§ Assignment: Restate exactly the lines below, from the one containing "organism: Drosophila" through the final line, and leave out the pictures.

§ Listed entries:

/---

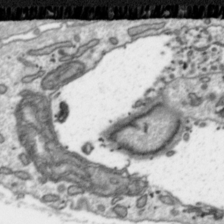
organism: Toxoplasma gondii
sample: Parasites in a vacuole inside a host cell
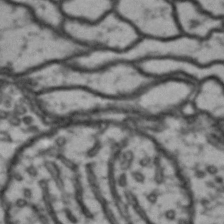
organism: Drosophila
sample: Brain
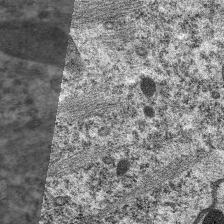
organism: C. elegans
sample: Pharynx
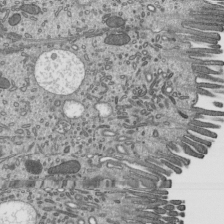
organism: Mouse
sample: Mouse epididymis efferent ductule cilia
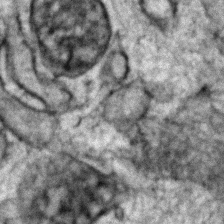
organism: Zebrafish
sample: Zebrafish embryo
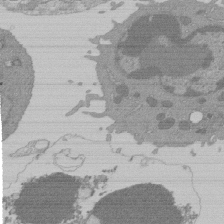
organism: Mouse
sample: Activated Pmel transgenic CD8+ T Cells
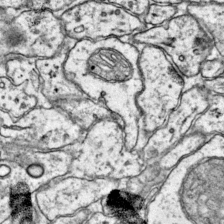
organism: Mouse
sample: Primary visual cortex
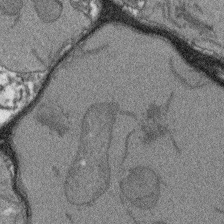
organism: Arabidopsis thaliana
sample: Root tip
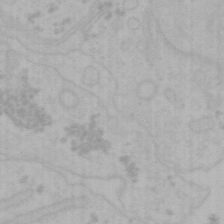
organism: Mouse
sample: Choroid plexus
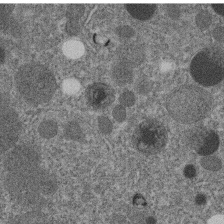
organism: C. elegans
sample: C. elegans embryo early stage
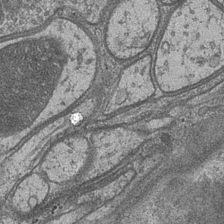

\---

§ Answer:
organism: Drosophila
sample: Brain
organism: C. elegans
sample: Pharynx
organism: Mouse
sample: Mouse epididymis efferent ductule cilia
organism: Zebrafish
sample: Zebrafish embryo
organism: Mouse
sample: Activated Pmel transgenic CD8+ T Cells
organism: Mouse
sample: Primary visual cortex
organism: Arabidopsis thaliana
sample: Root tip
organism: Mouse
sample: Choroid plexus
organism: C. elegans
sample: C. elegans embryo early stage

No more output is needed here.